Parmi les 36 pays qui participent à cette alliance, les plus engagés, outre les Américains, sont l’Allemagne – 1 300 soldats, l’Italie (un peu moins de 900), le Royaume-Uni (750) et la Turquie (600).

Ce retrait, a précisé la Maison Blanche, s’accompagne d’un déploiement provisoire de renforts, en Afghanistan et dans les pays alentours, pour raisons de sécurité. Depuis l’annonce du départ des troupes étrangères, les talibans multiplient déjà les attaques contre les policiers et militaires afghans : plus d’une centaine ont été tués ces deux dernières semaines.

Ce vendredi, au moins 21 personnes ont été tuées et 90 blessées dans l'explosion d'une voiture piégée à Pul-e-Alam, la capitale de la province de Logar (est). L'attentat a pris pour cible une maison d'hôtes où vivaient des dizaines de personnes.

Depuis 2015, les forces de l’Otan formaient les forces de sécurité afghane pour assurer la sécurité dans le pays après le départ des alliés.

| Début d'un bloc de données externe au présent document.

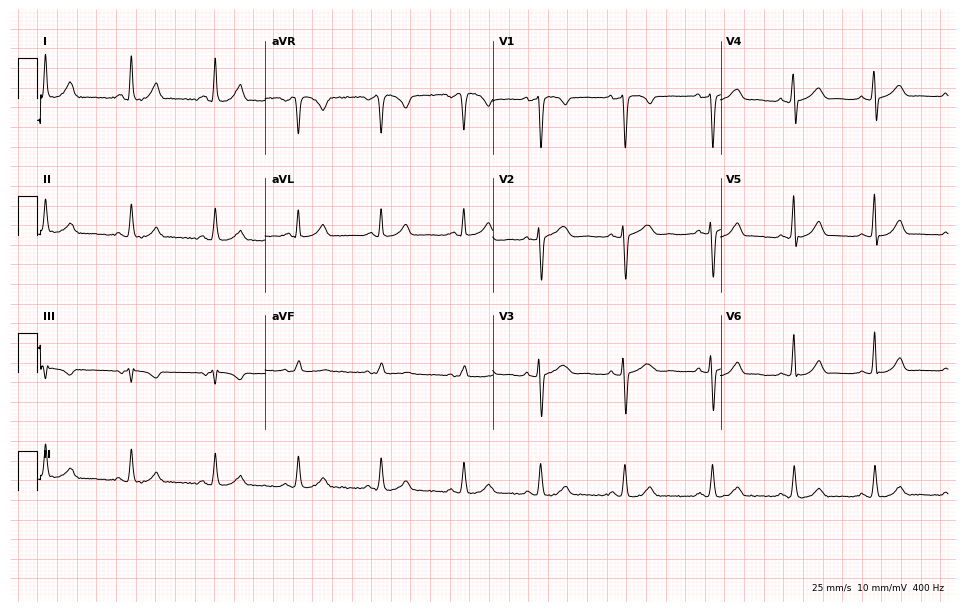
Standard 12-lead ECG recorded from a 17-year-old female patient (9.3-second recording at 400 Hz). Read as a normal ECG.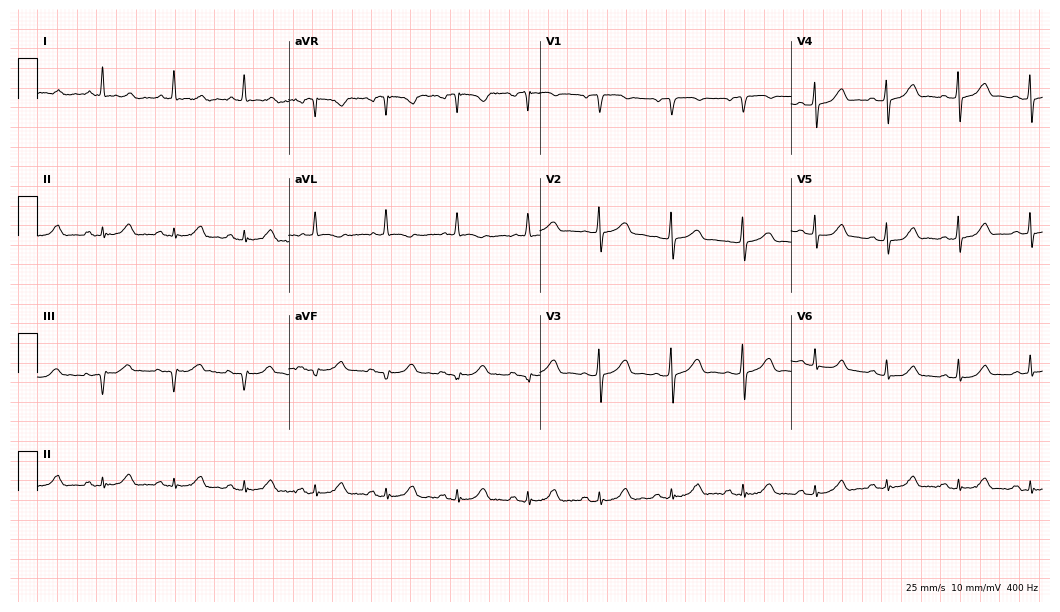
ECG (10.2-second recording at 400 Hz) — a 65-year-old female. Screened for six findings — first-degree AV block, right bundle branch block, left bundle branch block, sinus bradycardia, atrial fibrillation, sinus tachycardia — none is recorded.

Mais à l’heure où cette mission « Resolute support » s’achève, le chef du commandement central de l'armée américaine, le général McKenzie, s'est dit inquiet de la capacité de l'armée afghane à remplir cette mission, sans le renseignement et le soutien armé que lui fournissait également depuis des années la coalition, et qui lui donnait un avantage certain sur les talibans.

Le départ des forces de l'Alliance pourrait plonger l'Afghanistan dans une nouvelle guerre civile ou permettre le retour au pouvoir des talibans, qui en avaient été chassés fin 2001.